Yazının başında anlattığım fantastik rüyayı size günlük hayatta sunan, bunu da tevazu ile gerçekleştiren bir aileye sahibiz demek ki…

Sakın ola kırmayın bu insanları, üzmeyin iyi niyetli Galatasaraylıları…

KOÇ Holding ve GALATASARAY Spor Kulübü

Yıllar sonra yakın dönem tarihi hakkında araştırma yapmaya niyetlenenler bu yazıya denk gelir mi bilemiyorum ama 23 Ekim 2017 günü Türkiye’nin sürüklenmekte olduğu rota veya irtifa hakkında iki çarpıcı örneği önümüze koydu.

Bu iki örneğin ortak noktalarına baktığımızda hedef gösterme, manipülasyon, dezenformasyon, histeri, bol miktarda paranoya izine rastlıyoruz.

Aslında hepimizin talihsizliği şu ki; önce dizayn edilen sonra da çarpıtılan algıların, gözler önündeki hakikatin önüne kolaylıkla geçiverdiği bir dönemde yaşamak durumundayız.

Çamur at, izi kalsın” zihniyeti uzun zaman sonra en verimli dönemini yaşamakta, tutkala benzeyen kıvamla hazırlanan iftira çamuru sonunda muhakkak din / siyaset / terörizm üçgeninde uygun bir noktaya adresleniyor.

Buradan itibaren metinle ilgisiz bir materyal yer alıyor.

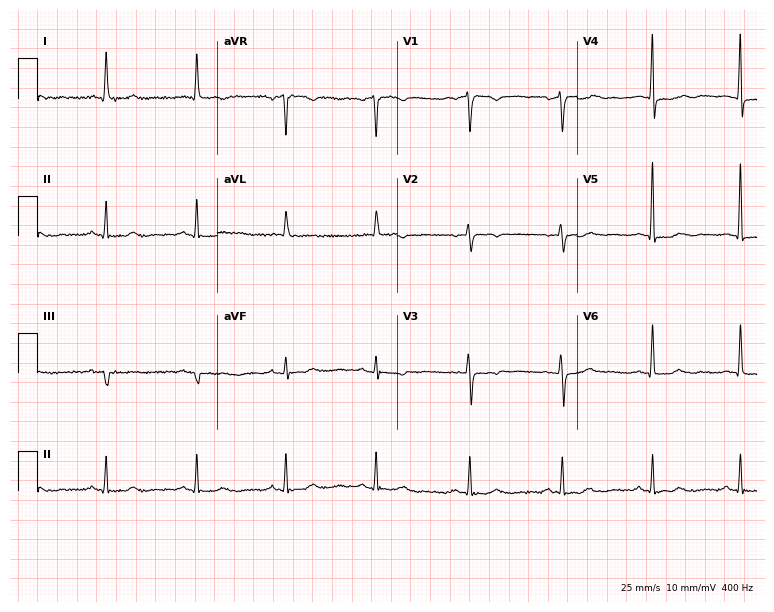
Standard 12-lead ECG recorded from a 65-year-old female patient (7.3-second recording at 400 Hz). None of these six findings is recorded: first-degree AV block, right bundle branch block, left bundle branch block, sinus bradycardia, atrial fibrillation, sinus tachycardia.
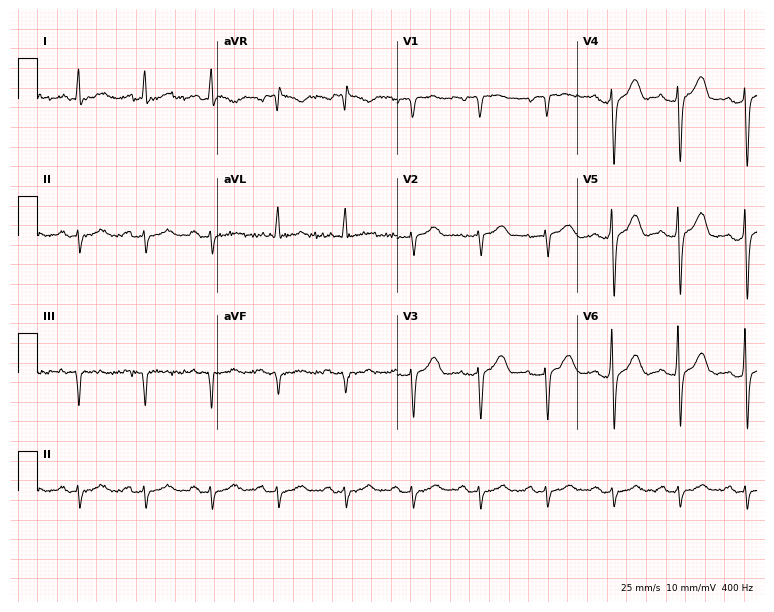
Resting 12-lead electrocardiogram (7.3-second recording at 400 Hz). Patient: a male, 66 years old. None of these six findings is recorded: first-degree AV block, right bundle branch block, left bundle branch block, sinus bradycardia, atrial fibrillation, sinus tachycardia.
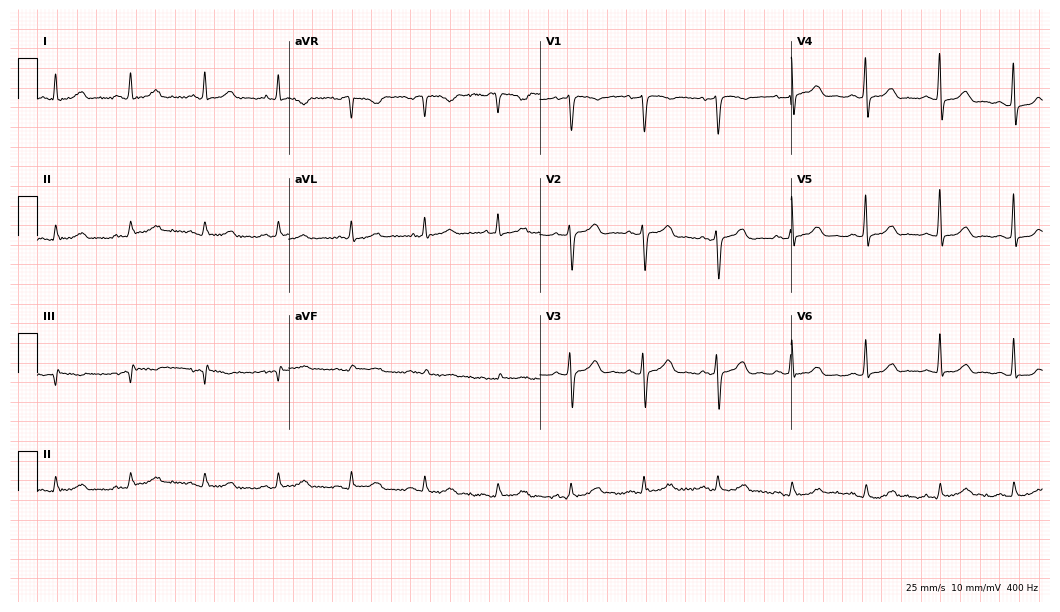
Resting 12-lead electrocardiogram (10.2-second recording at 400 Hz). Patient: a 66-year-old female. Read as a normal ECG.

Bermuda şeytan üçgenine rahmet okutacak bu mayınlı araziye düştüğünüzde haysiyet cellatlığı için sıra bekleyen organizmalar müthiş bir iştahla saldırıya geçiyor, etkileşimin birbirini gaza getirme olarak anlaşıldığı sosyal medyada darağaçları kuruluyor, son yıllarda gelenekselleşen sanal linç ile hikaye zirve yapıyor.  Hikaye yeterince köpürtülüp ucuz senaryo haline getirilmişse sonu bazen mahkemeleri meşgul edecek iddianamelere bile dönüşebiliyor.

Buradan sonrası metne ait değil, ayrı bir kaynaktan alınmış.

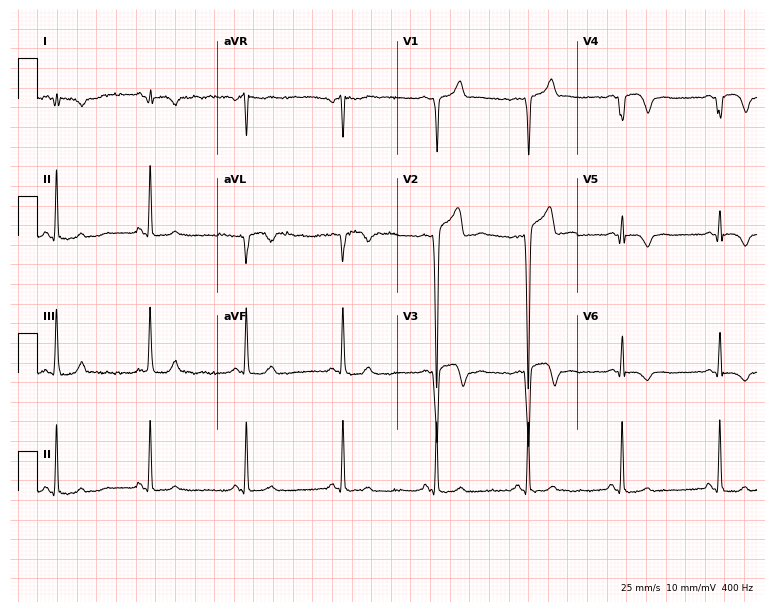
12-lead ECG (7.3-second recording at 400 Hz) from a man, 35 years old. Screened for six findings — first-degree AV block, right bundle branch block (RBBB), left bundle branch block (LBBB), sinus bradycardia, atrial fibrillation (AF), sinus tachycardia — none is recorded. Other findings, if any, are not listed.
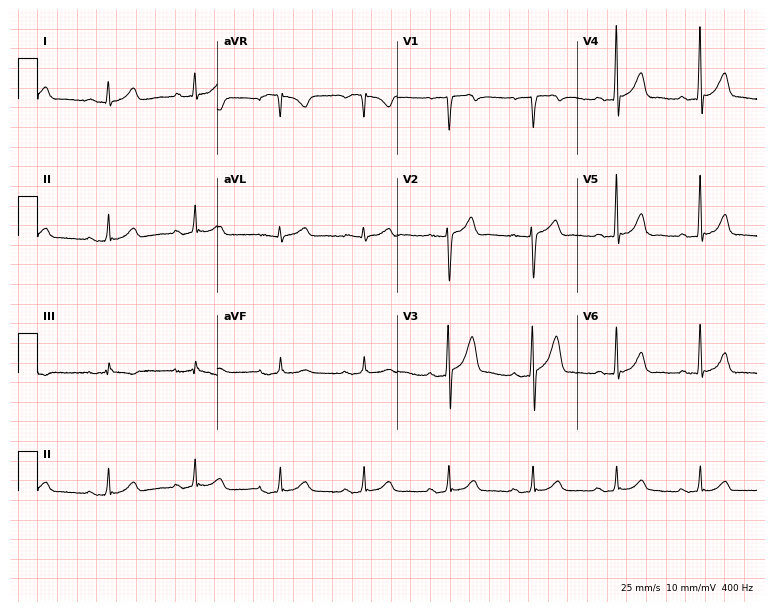
Standard 12-lead ECG recorded from a male patient, 49 years old (7.3-second recording at 400 Hz). Read as a normal ECG.
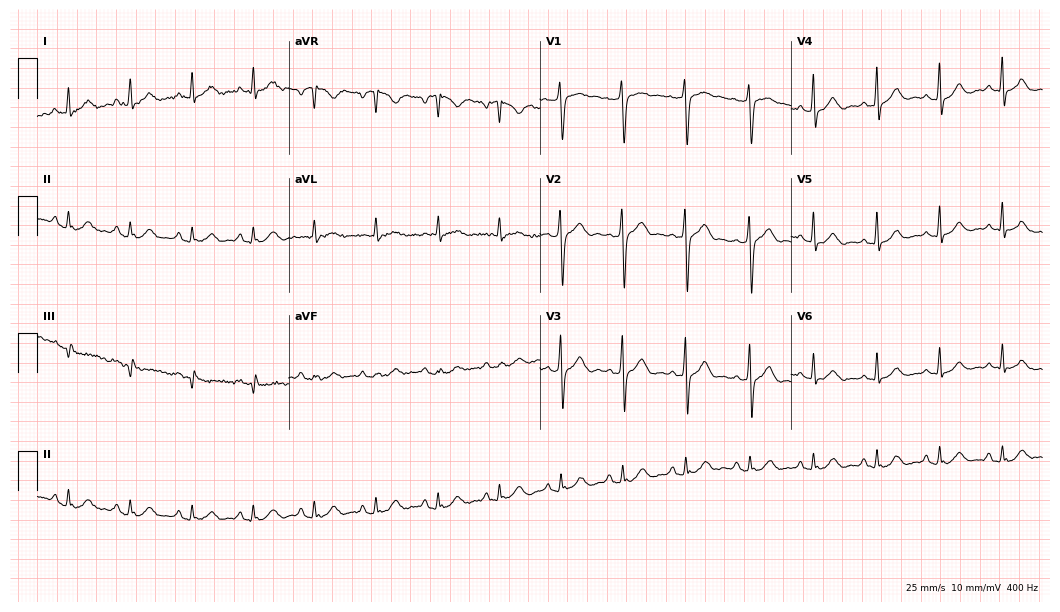
12-lead ECG (10.2-second recording at 400 Hz) from a 62-year-old man. Labelled as a normal ECG.
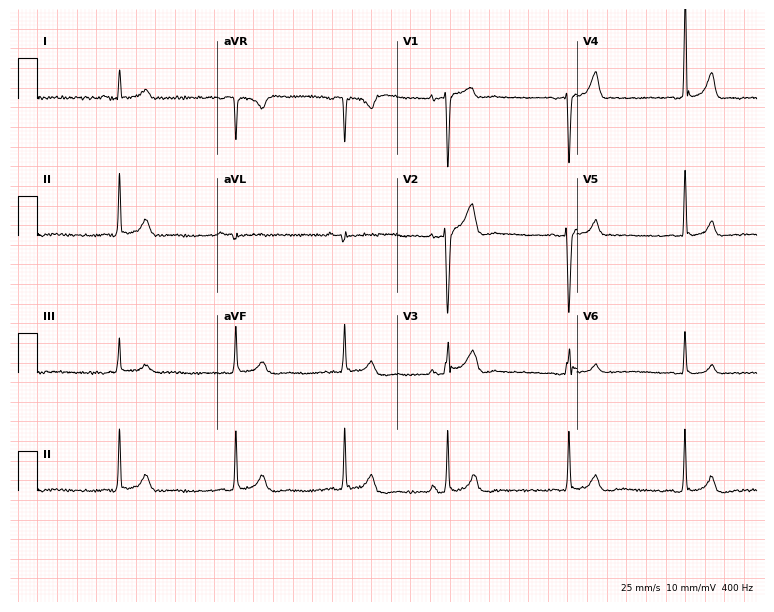
ECG — a male patient, 32 years old. Labelled as a normal ECG.
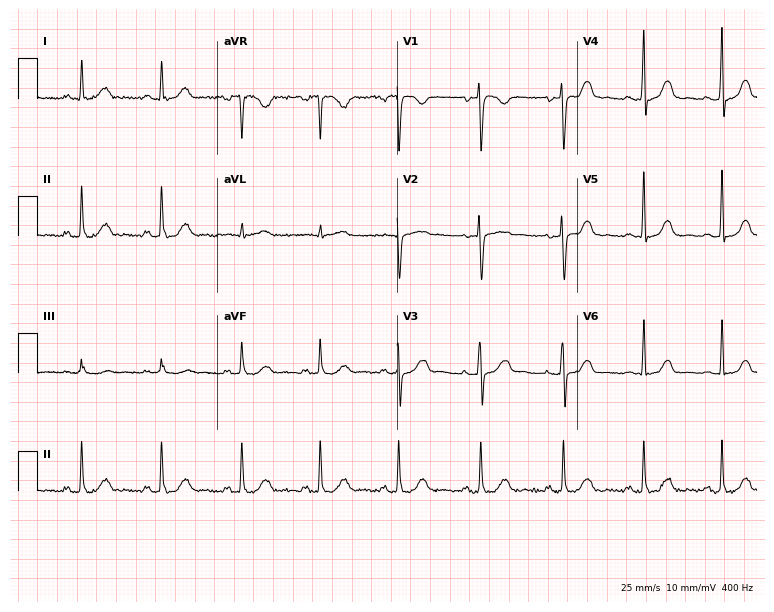
Electrocardiogram (7.3-second recording at 400 Hz), a 45-year-old female patient. Overall reading on record: normal ECG.
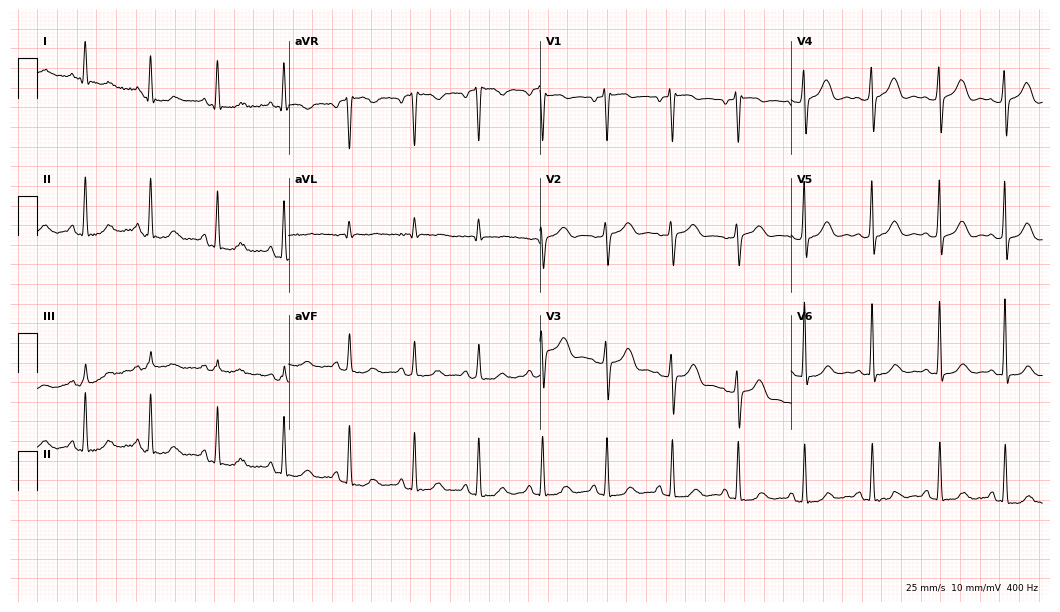
Resting 12-lead electrocardiogram. Patient: a 48-year-old woman. None of these six findings is recorded: first-degree AV block, right bundle branch block (RBBB), left bundle branch block (LBBB), sinus bradycardia, atrial fibrillation (AF), sinus tachycardia.

Gelelim bu yazının konusu iki örneğimize:

Sanata verdiği desteklenen bilinen KOÇ Holding 24 farklı sanatçının eserlerini bir araya getiren bir sergi düzenlemiş.  Sergiye İstanbul Üsküdar’daki Abdülmecid Efendi Köşkü ev sahipliği yapıyor.  Abdülmecid Efendi Osmanlı hanedan mensubu ve son halife… Sanatseverlerin beğenisine sunulan ve ilgi uyandıran eserler nedense birilerini rahatsız ediyor.  Serginin edepsizlik, ahlaksızlık timsali olduğunu, kutsal mekana !! ve ecdadımıza !! saygısızlık olduğunu söyleyen birkaç serseri mekanı basıyor, sanat eserlerini parçalamaya kalkışıyor.  Saldırganların dilinde “laiklik bu mu?” “ülkeyi siz mahvettiniz” gibi garip meydan okuma cümleleri var.  Olayın vandalizm ve yağma konu başlığı altında suç kapsamına girip, kamuoyu tarafından kınanması beklenirken KOÇ Holding suçlanıyor, saldırgan güruhun tahrik edildiği iddia edilebiliyor.

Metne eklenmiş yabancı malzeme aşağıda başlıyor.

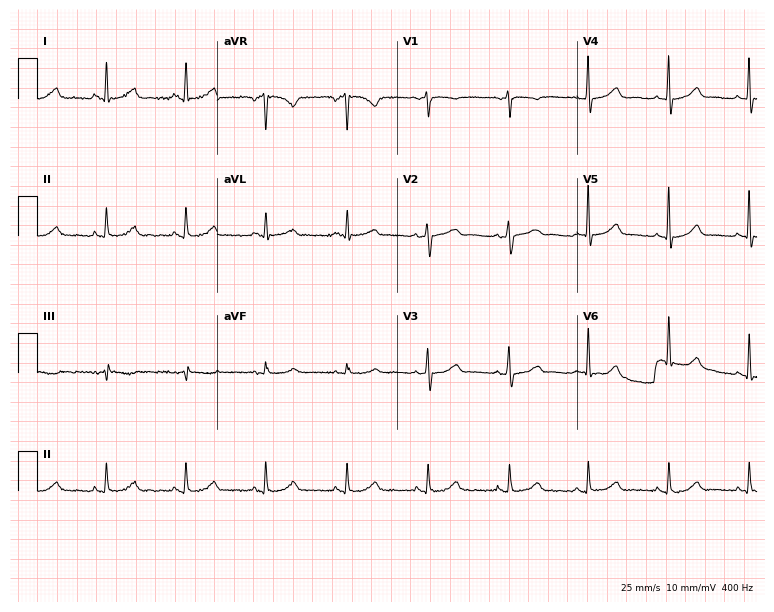
ECG (7.3-second recording at 400 Hz) — a woman, 61 years old. Labelled as a normal ECG.
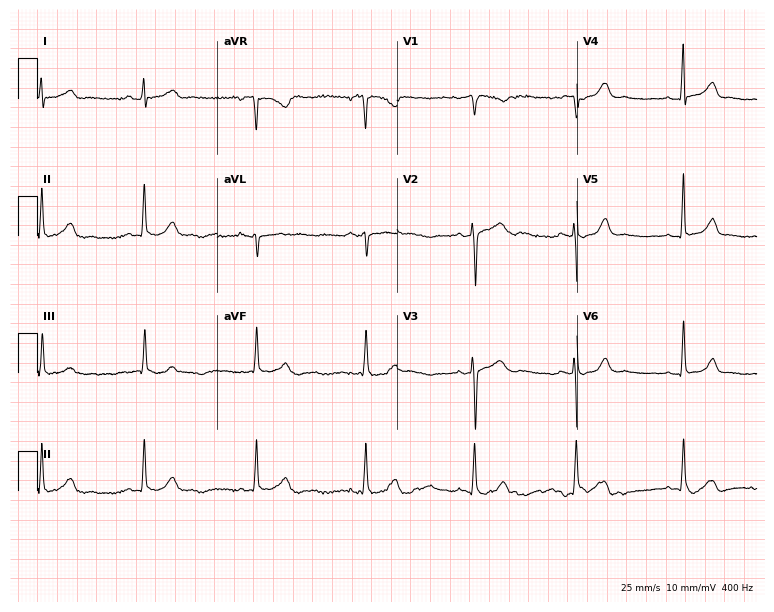
12-lead ECG from a female, 38 years old. Labelled as a normal ECG.
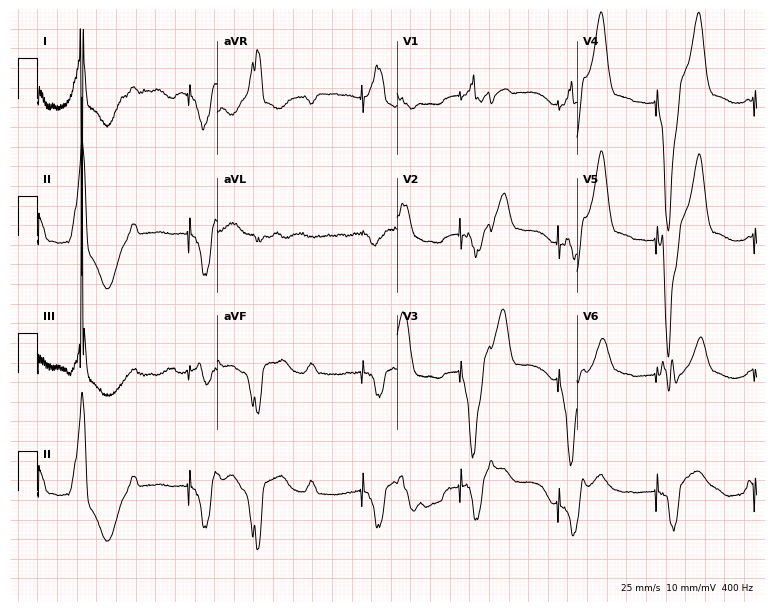
Electrocardiogram (7.3-second recording at 400 Hz), a 57-year-old female. Of the six screened findings (first-degree AV block, right bundle branch block, left bundle branch block, sinus bradycardia, atrial fibrillation, sinus tachycardia), none is recorded.

Olayın mağduru sergiyi düzenleyenler ve saldırı anında köşkte bulunan sanatseverler iken, KOÇ Holding açıklama yapma zarureti hissediyor ve ekte göreceğiniz yazılı açıklamayı paylaşıyor.

https://www.koc.com.tr/tr-tr/koc-gundem/haberler/Sayfalar/abdulmecid-efendi-kosku-aciklama.aspx

Görüldüğü üzere köşkün cami ya da mescit olmadığı, kendilerine müslüman diyen saldırganların mihrap sandığı yapı unsurunun şömine olduğu, müminlerin günde beş vakit yöneldiği kıblenin hangi yönde bulunduğu gibi detaylar sıralanmış.

Böylesine açık ve çirkin bir saldırıya muhatap olanların, tamamen aşikar olanı aptala anlatır gibi tekrarlamak zorunda hissetmesi çok hazin ve endişe verici..  Ülkenin manevi ikliminin çölleştiğinin, değerlerin yozlaştığının, topluca hezeyan içinde olduğumuzun göstergesi.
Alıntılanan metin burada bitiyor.